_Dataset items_
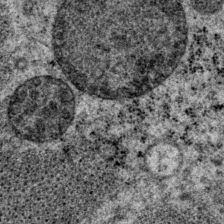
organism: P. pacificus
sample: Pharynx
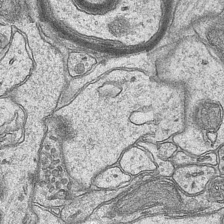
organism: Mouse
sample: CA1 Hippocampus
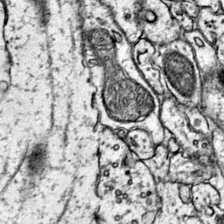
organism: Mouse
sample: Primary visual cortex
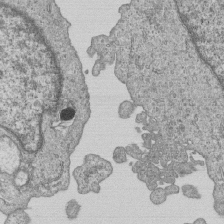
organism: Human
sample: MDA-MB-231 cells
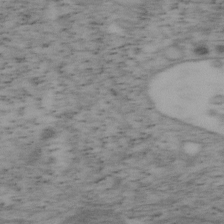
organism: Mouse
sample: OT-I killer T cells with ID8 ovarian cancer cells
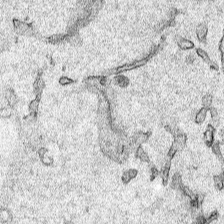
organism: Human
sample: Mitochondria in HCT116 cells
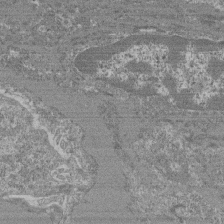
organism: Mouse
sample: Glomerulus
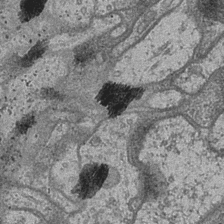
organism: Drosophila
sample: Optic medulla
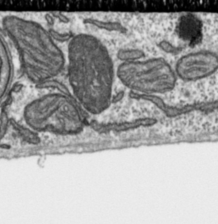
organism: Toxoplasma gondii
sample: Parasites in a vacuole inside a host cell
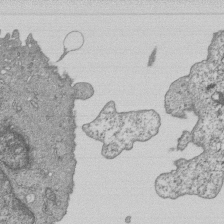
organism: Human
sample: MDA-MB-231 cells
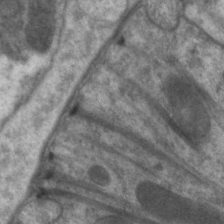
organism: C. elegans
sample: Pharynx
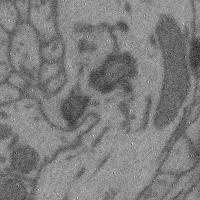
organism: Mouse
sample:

* * *

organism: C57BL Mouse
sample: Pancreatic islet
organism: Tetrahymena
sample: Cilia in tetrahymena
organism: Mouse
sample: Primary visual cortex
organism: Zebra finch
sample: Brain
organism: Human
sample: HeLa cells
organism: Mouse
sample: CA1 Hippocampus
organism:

...

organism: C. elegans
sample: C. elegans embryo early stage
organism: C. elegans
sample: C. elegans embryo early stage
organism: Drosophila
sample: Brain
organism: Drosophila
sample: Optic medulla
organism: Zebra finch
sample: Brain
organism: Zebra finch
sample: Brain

_Exercise directions_
Report the number of lines in the records that include the string "cells", and write no other words.

_Solution for this exercise_
5